> What is being asked: In the records below, find the line containing "Radicalen PRR vergaderen" and the line containing "Vouvant, romanische Kirche, Fassade, nördlicher". Give again exactly those lines and every line between them, omitting the pictures.

[[ Information provided open ]]

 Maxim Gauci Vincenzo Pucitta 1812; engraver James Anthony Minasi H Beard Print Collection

[[ Information provided closed ]]
[[ Information provided open ]]

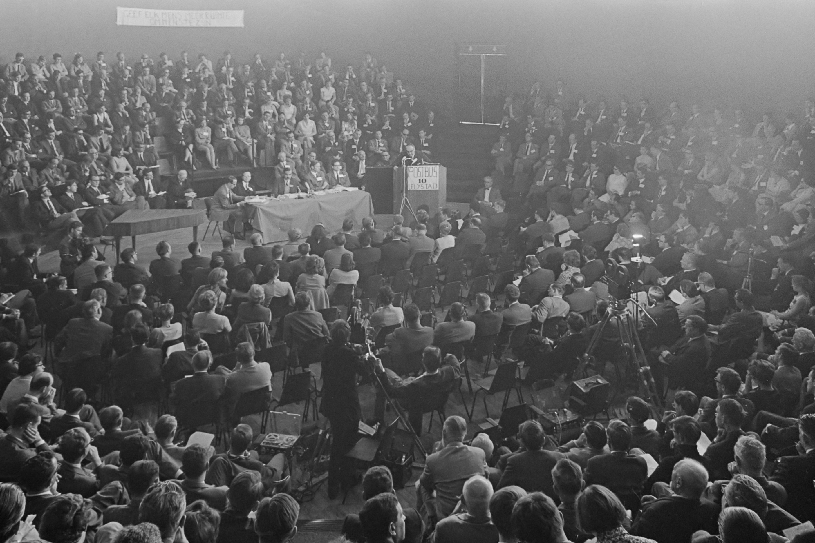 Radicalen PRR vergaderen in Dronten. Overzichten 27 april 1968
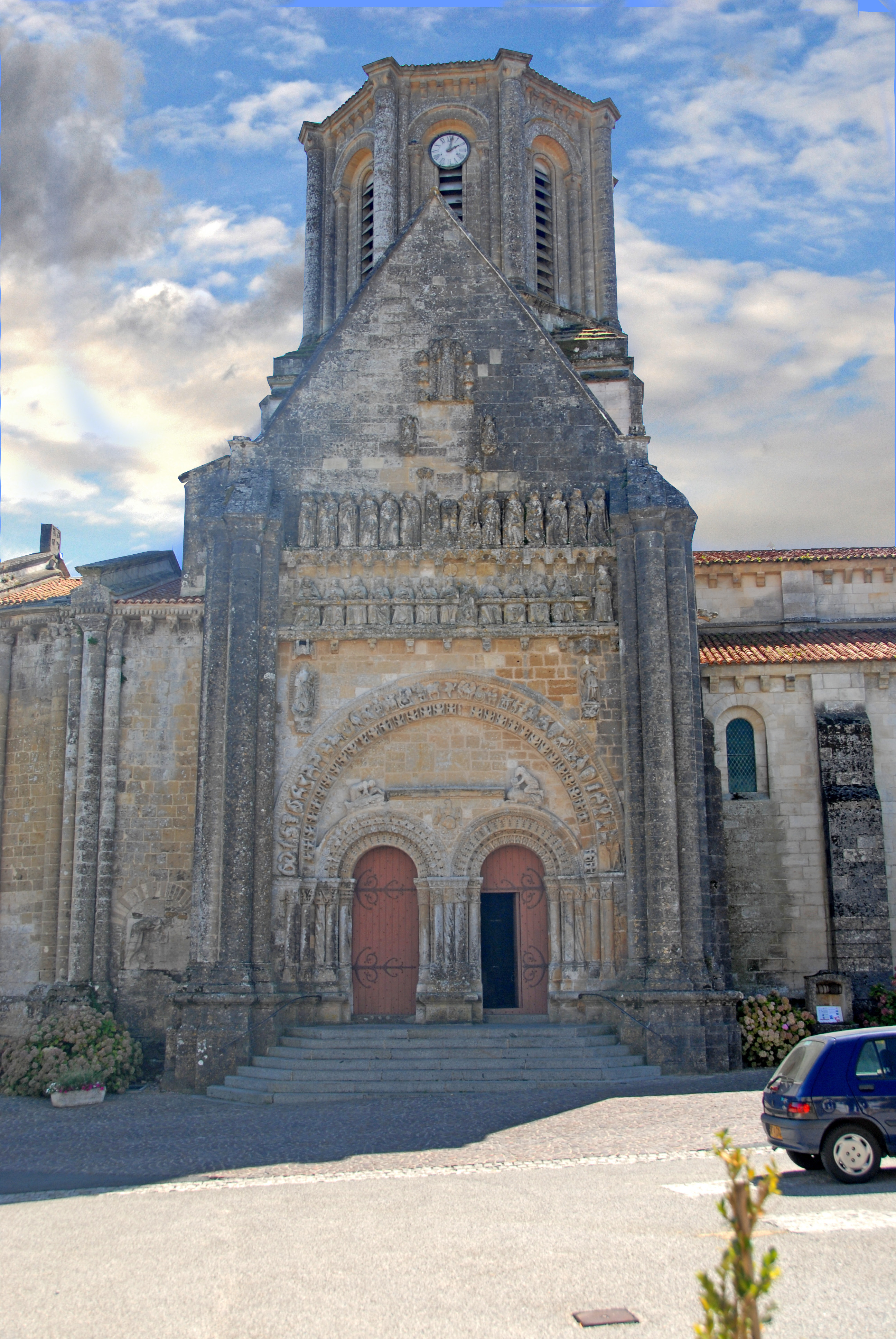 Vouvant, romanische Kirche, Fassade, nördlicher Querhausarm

[[ Information provided closed ]]

> Exercise solution:
 Radicalen PRR vergaderen in Dronten. Overzichten 27 april 1968
 Vouvant, romanische Kirche, Fassade, nördlicher Querhausarm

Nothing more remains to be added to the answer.